* **WHAT IS REQUIRED**:
The reply should hold only the lines from the one with "Left wrist plain film | lateral projection —" to the one with "Fx: none labeled", both ends kept, exactly as they appear below, without any pictures.

INPUT MATERIAL Block Start

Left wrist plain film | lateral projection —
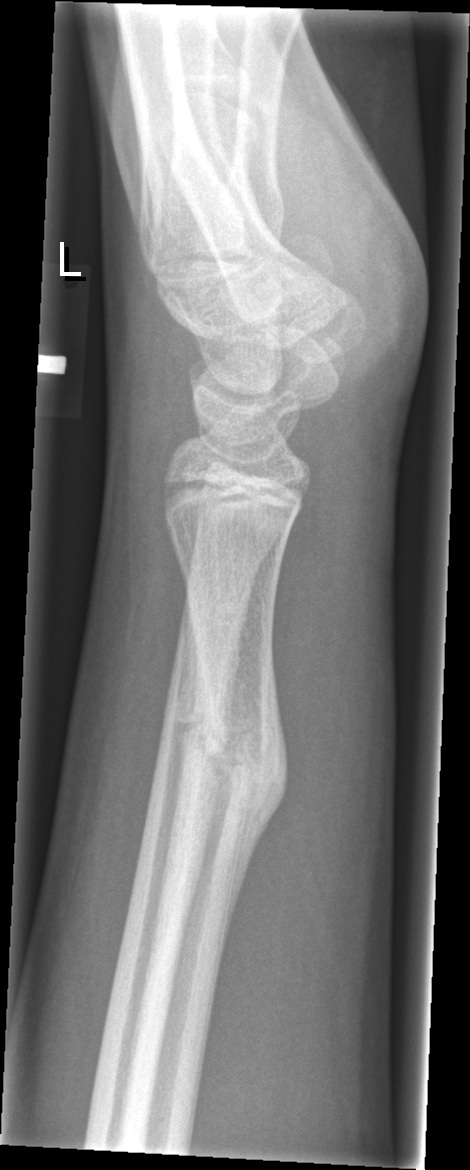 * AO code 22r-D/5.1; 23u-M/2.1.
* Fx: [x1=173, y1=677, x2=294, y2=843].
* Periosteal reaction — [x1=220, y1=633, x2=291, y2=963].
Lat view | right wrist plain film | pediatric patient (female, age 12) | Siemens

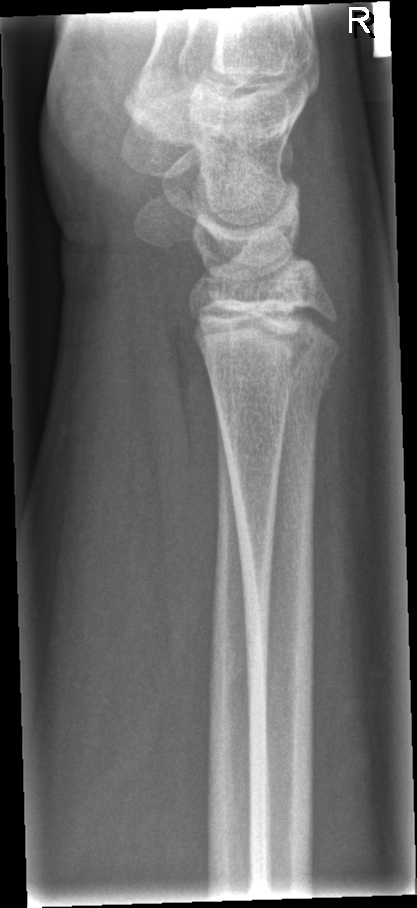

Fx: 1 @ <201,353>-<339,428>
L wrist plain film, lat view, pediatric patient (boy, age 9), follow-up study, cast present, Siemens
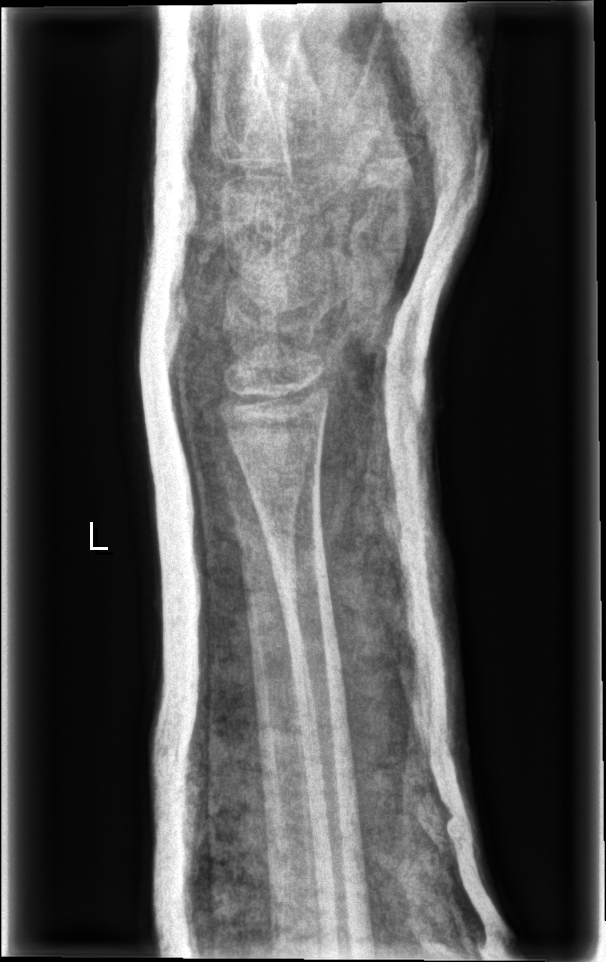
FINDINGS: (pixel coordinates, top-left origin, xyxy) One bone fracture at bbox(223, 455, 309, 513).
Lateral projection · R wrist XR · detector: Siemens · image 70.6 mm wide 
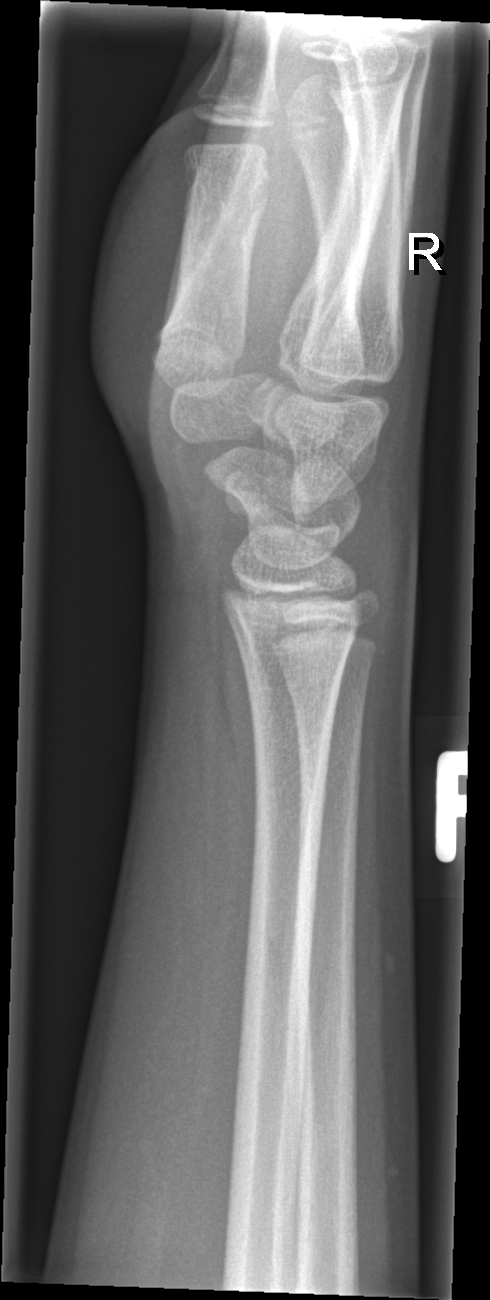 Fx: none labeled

INPUT MATERIAL Block End
INPUT MATERIAL Block Start

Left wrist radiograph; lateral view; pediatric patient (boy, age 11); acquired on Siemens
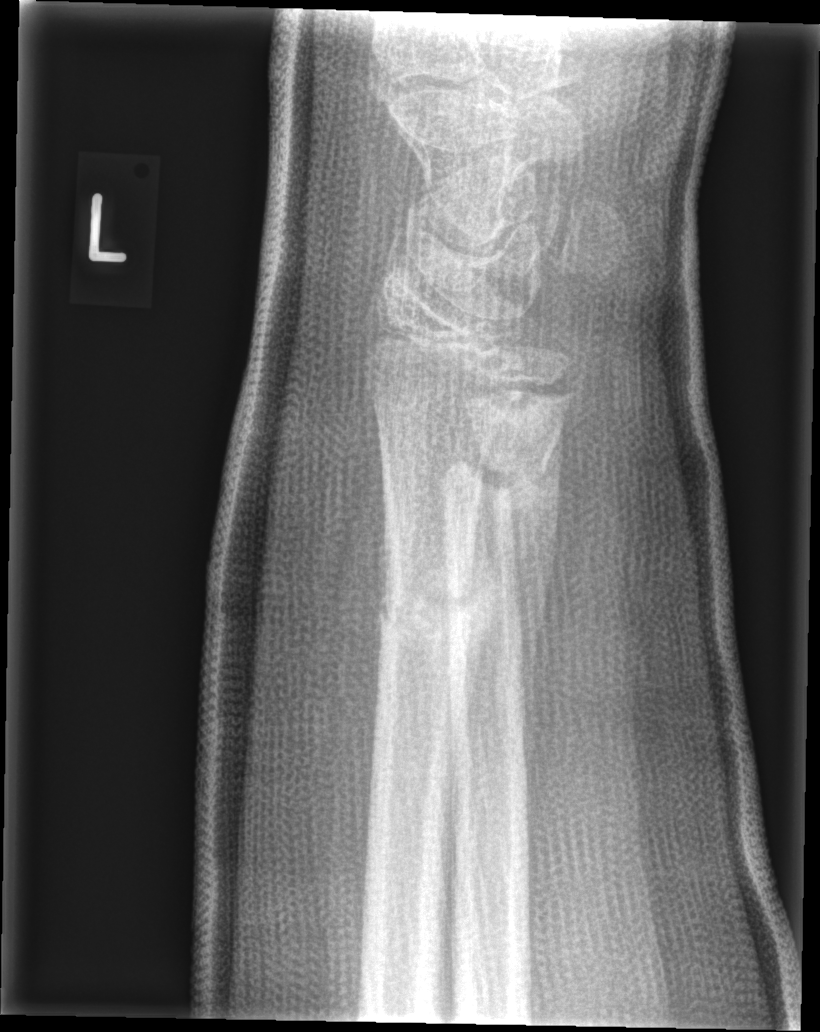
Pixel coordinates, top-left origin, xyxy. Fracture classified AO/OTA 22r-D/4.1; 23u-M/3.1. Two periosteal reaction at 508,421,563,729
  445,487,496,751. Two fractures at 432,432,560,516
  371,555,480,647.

INPUT MATERIAL Block End
INPUT MATERIAL Block Start

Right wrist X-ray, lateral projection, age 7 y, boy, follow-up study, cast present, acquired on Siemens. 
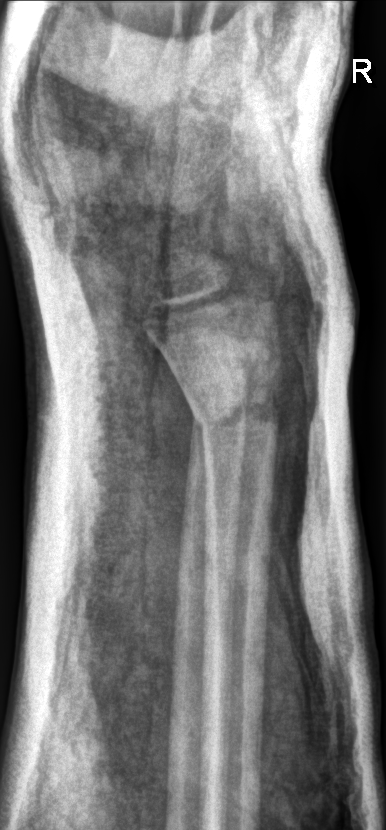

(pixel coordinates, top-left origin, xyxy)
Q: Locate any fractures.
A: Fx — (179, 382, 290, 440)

INPUT MATERIAL Block End

* **FINISHED TASK**:
Left wrist plain film | lateral projection —
 * AO code 22r-D/5.1; 23u-M/2.1.
* Fx: [x1=173, y1=677, x2=294, y2=843].
* Periosteal reaction — [x1=220, y1=633, x2=291, y2=963].
Lat view | right wrist plain film | pediatric patient (female, age 12) | Siemens


Fx: 1 @ <201,353>-<339,428>
L wrist plain film, lat view, pediatric patient (boy, age 9), follow-up study, cast present, Siemens
FINDINGS: (pixel coordinates, top-left origin, xyxy) One bone fracture at bbox(223, 455, 309, 513).
Lateral projection · R wrist XR · detector: Siemens · image 70.6 mm wide 
 Fx: none labeled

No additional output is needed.